● **How to complete this task**:
What this exercise needs is every entry restated as written, with no pictures.

● **Dataset content**:
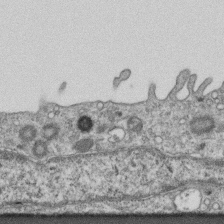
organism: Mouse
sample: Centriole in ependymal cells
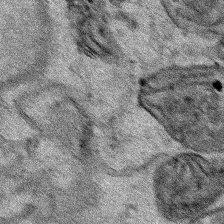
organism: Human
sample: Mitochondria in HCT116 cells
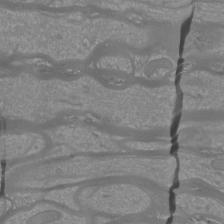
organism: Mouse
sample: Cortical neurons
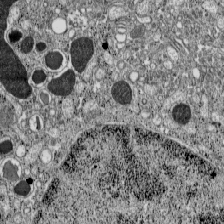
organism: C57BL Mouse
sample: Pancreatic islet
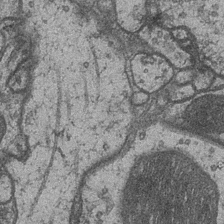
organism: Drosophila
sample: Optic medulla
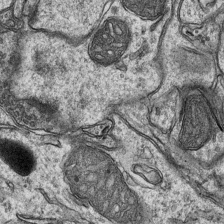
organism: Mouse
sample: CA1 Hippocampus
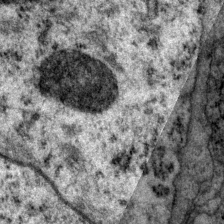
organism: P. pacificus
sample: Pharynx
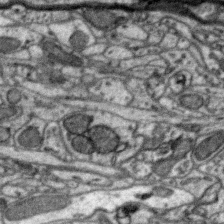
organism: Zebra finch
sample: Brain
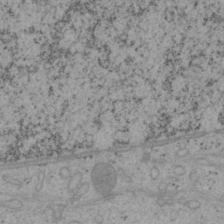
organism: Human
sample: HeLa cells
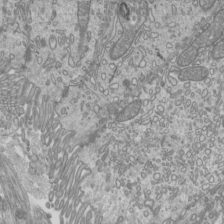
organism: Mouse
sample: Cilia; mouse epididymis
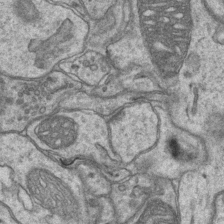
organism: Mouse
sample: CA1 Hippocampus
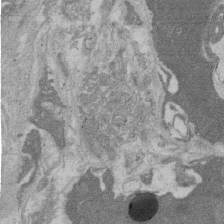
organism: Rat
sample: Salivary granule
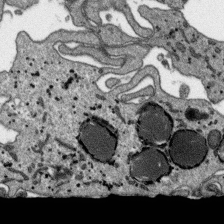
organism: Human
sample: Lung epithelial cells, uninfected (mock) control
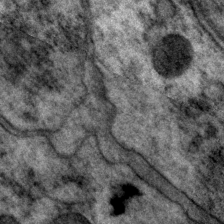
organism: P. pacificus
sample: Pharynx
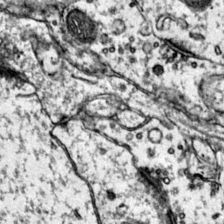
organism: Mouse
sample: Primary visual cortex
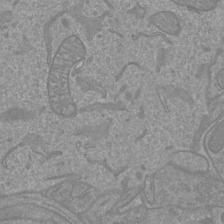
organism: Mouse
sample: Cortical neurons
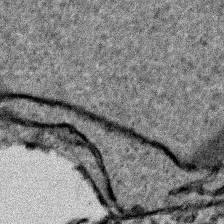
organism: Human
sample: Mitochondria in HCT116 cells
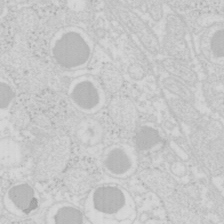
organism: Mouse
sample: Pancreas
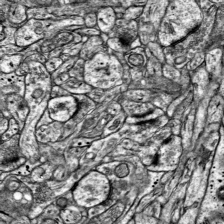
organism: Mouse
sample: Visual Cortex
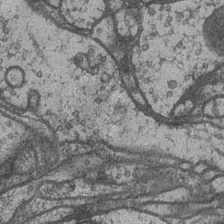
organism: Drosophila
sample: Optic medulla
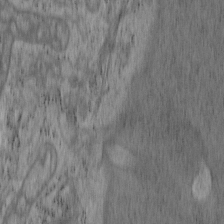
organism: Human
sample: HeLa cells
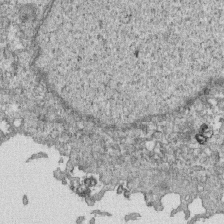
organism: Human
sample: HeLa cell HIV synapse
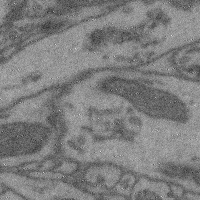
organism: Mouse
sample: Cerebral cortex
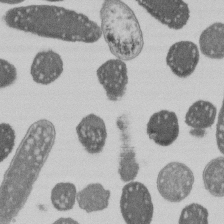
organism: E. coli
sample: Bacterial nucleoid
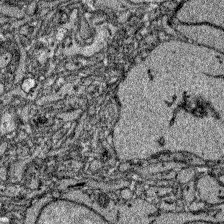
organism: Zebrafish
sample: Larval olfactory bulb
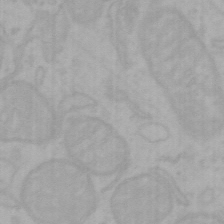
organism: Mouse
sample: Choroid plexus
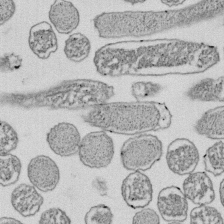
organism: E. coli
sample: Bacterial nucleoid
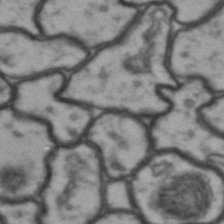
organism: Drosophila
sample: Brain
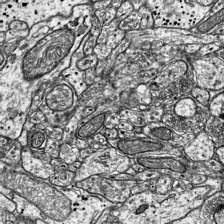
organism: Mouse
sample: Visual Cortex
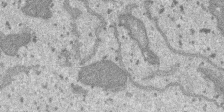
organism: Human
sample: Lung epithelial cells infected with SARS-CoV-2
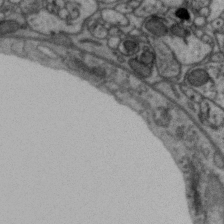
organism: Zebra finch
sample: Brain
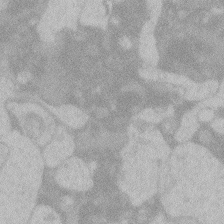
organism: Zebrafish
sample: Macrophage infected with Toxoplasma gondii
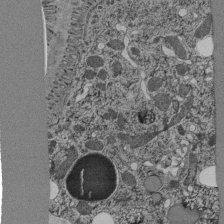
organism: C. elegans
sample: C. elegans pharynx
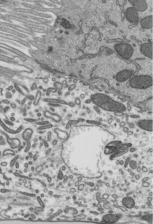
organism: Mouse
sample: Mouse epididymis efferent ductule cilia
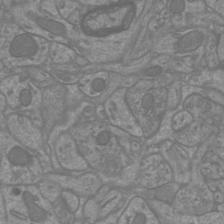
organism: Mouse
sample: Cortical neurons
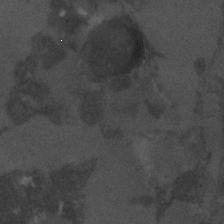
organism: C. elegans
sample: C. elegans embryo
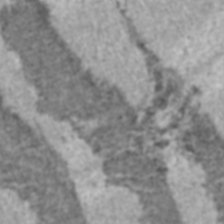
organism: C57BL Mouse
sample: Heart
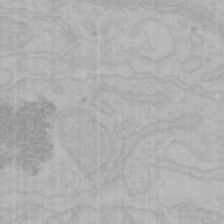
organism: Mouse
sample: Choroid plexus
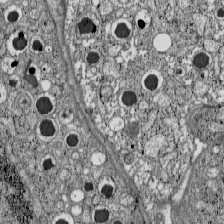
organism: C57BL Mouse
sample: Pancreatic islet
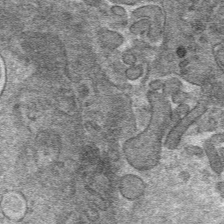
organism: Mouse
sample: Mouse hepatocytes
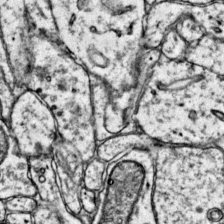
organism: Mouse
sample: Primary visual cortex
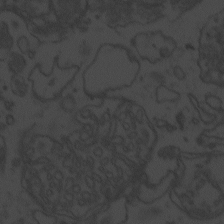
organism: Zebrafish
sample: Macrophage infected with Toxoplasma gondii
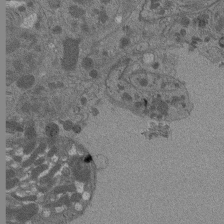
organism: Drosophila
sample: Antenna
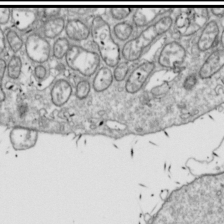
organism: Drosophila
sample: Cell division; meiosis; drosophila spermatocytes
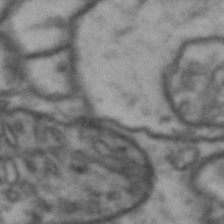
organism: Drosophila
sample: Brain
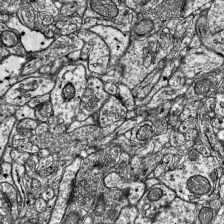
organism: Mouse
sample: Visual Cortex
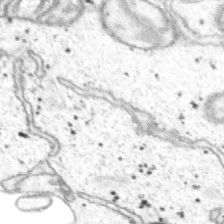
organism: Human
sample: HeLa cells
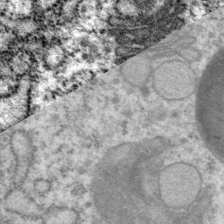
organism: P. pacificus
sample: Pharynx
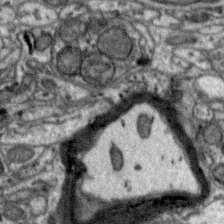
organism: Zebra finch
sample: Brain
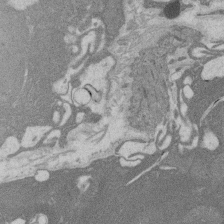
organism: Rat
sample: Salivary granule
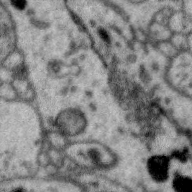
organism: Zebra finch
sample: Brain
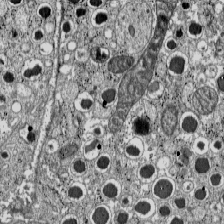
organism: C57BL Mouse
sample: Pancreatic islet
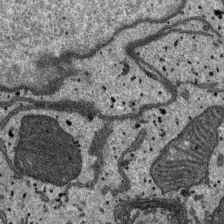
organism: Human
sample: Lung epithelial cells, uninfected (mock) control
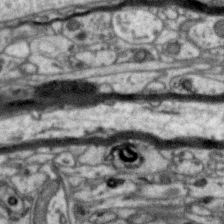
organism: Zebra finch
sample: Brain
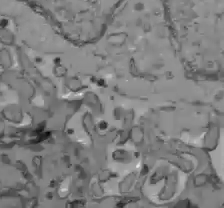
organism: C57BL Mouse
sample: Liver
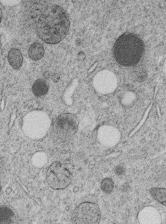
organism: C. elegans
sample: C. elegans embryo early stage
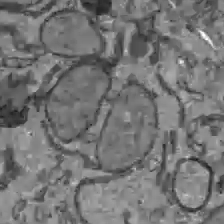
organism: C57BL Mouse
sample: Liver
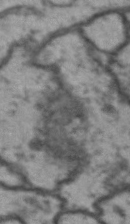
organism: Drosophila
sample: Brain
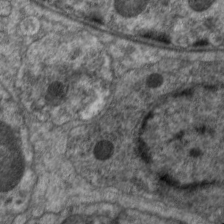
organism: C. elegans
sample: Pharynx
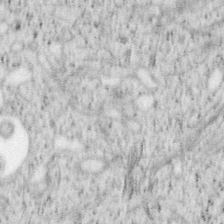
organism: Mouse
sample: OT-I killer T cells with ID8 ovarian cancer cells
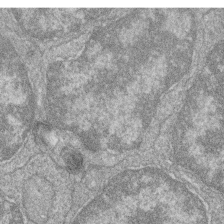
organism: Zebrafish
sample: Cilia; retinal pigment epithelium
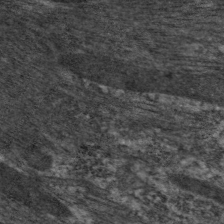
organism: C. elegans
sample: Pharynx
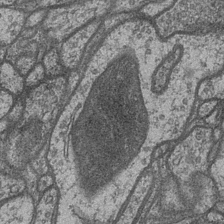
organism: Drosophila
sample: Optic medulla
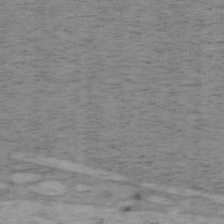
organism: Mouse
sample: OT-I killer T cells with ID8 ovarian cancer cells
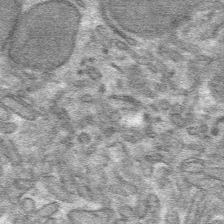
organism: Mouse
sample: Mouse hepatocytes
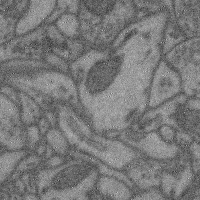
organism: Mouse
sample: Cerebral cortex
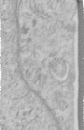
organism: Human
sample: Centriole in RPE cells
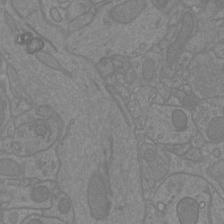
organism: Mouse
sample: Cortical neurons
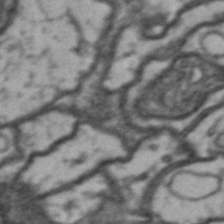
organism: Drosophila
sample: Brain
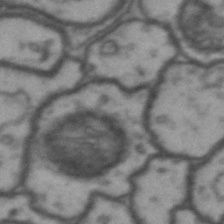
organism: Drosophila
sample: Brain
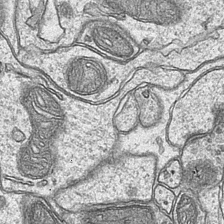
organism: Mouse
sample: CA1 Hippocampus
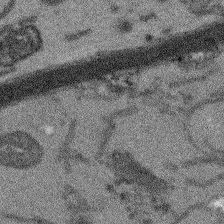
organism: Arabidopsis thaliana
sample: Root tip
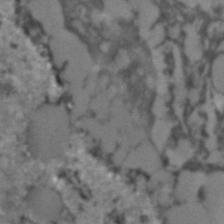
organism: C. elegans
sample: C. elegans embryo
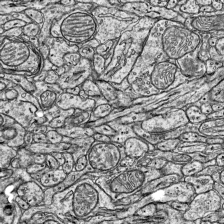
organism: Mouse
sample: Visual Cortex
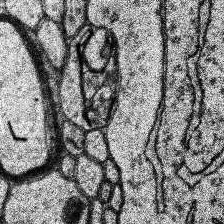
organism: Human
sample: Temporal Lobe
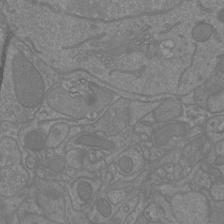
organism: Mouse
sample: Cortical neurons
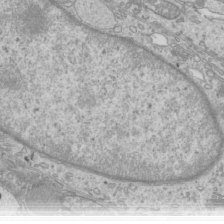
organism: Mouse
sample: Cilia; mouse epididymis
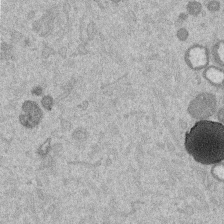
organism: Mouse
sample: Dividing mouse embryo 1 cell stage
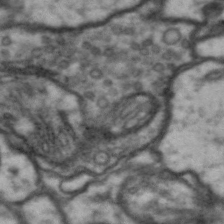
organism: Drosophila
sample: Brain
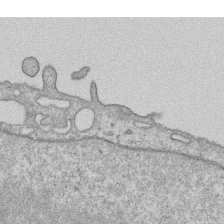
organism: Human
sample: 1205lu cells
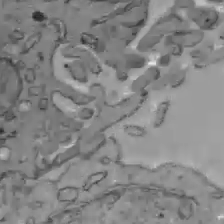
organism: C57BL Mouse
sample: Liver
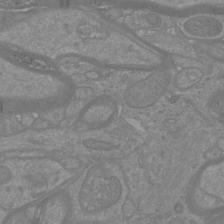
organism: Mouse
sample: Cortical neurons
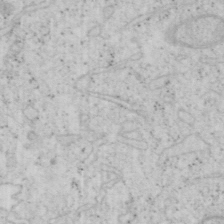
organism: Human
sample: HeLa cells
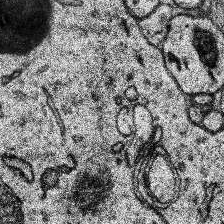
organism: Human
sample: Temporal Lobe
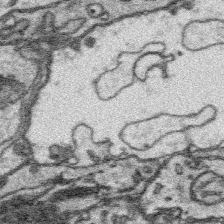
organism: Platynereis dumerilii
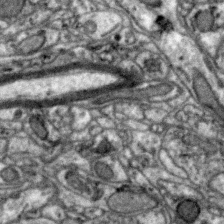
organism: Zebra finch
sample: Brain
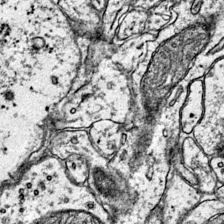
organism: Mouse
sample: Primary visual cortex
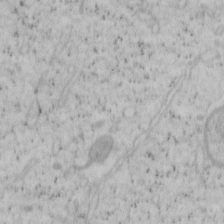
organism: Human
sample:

● **Answer to this task**:
organism: Mouse
sample: Centriole in ependymal cells
organism: Human
sample: Mitochondria in HCT116 cells
organism: Mouse
sample: Cortical neurons
organism: C57BL Mouse
sample: Pancreatic islet
organism: Drosophila
sample: Optic medulla
organism: Mouse
sample: CA1 Hippocampus
organism: P. pacificus
sample: Pharynx
organism: Zebra finch
sample: Brain
organism: Human
sample: HeLa cells
organism: Mouse
sample: Cilia; mouse epididymis
organism: Mouse
sample: CA1 Hippocampus
organism: Rat
sample: Salivary granule
organism: Human
sample: Lung epithelial cells, uninfected (mock) control
organism: P. pacificus
sample: Pharynx
organism: Mouse
sample: Primary visual cortex
organism: Mouse
sample: Cortical neurons
organism: Human
sample: Mitochondria in HCT116 cells
organism: Mouse
sample: Pancreas
organism: Mouse
sample: Visual Cortex
organism: Drosophila
sample: Optic medulla
organism: Human
sample: HeLa cells
organism: Human
sample: HeLa cell HIV synapse
organism: Mouse
sample: Cerebral cortex
organism: E. coli
sample: Bacterial nucleoid
organism: Zebrafish
sample: Larval olfactory bulb
organism: Mouse
sample: Choroid plexus
organism: E. coli
sample: Bacterial nucleoid
organism: Drosophila
sample: Brain
organism: Mouse
sample: Visual Cortex
organism: Human
sample: Lung epithelial cells infected with SARS-CoV-2
organism: Zebra finch
sample: Brain
organism: Zebrafish
sample: Macrophage infected with Toxoplasma gondii
organism: C. elegans
sample: C. elegans pharynx
organism: Mouse
sample: Mouse epididymis efferent ductule cilia
organism: Mouse
sample: Cortical neurons
organism: C. elegans
sample: C. elegans embryo
organism: C57BL Mouse
sample: Heart
organism: Mouse
sample: Choroid plexus
organism: C57BL Mouse
sample: Pancreatic islet
organism: Mouse
sample: Mouse hepatocytes
organism: Mouse
sample: Primary visual cortex
organism: Zebrafish
sample: Macrophage infected with Toxoplasma gondii
organism: Drosophila
sample: Antenna
organism: Drosophila
sample: Cell division; meiosis; drosophila spermatocytes
organism: Drosophila
sample: Brain
organism: Mouse
sample: Visual Cortex
organism: Human
sample: HeLa cells
organism: P. pacificus
sample: Pharynx
organism: Zebra finch
sample: Brain
organism: Rat
sample: Salivary granule
organism: Zebra finch
sample: Brain
organism: C57BL Mouse
sample: Pancreatic islet
organism: Human
sample: Lung epithelial cells, uninfected (mock) control
organism: Zebra finch
sample: Brain
organism: C57BL Mouse
sample: Liver
organism: C. elegans
sample: C. elegans embryo early stage
organism: C57BL Mouse
sample: Liver
organism: Drosophila
sample: Brain
organism: C. elegans
sample: Pharynx
organism: Mouse
sample: OT-I killer T cells with ID8 ovarian cancer cells
organism: Zebrafish
sample: Cilia; retinal pigment epithelium
organism: C. elegans
sample: Pharynx
organism: Drosophila
sample: Optic medulla
organism: Mouse
sample: OT-I killer T cells with ID8 ovarian cancer cells
organism: Mouse
sample: Mouse hepatocytes
organism: Mouse
sample: Cerebral cortex
organism: Human
sample: Centriole in RPE cells
organism: Mouse
sample: Cortical neurons
organism: Drosophila
sample: Brain
organism: Drosophila
sample: Brain
organism: Mouse
sample: CA1 Hippocampus
organism: Arabidopsis thaliana
sample: Root tip
organism: C. elegans
sample: C. elegans embryo
organism: Mouse
sample: Visual Cortex
organism: Human
sample: Temporal Lobe
organism: Mouse
sample: Cortical neurons
organism: Mouse
sample: Cilia; mouse epididymis
organism: Mouse
sample: Dividing mouse embryo 1 cell stage
organism: Drosophila
sample: Brain
organism: Human
sample: 1205lu cells
organism: C57BL Mouse
sample: Liver
organism: Mouse
sample: Cortical neurons
organism: Human
sample: HeLa cells
organism: Human
sample: Temporal Lobe
organism: Platynereis dumerilii
organism: Zebra finch
sample: Brain
organism: Mouse
sample: Primary visual cortex
organism: Human
sample:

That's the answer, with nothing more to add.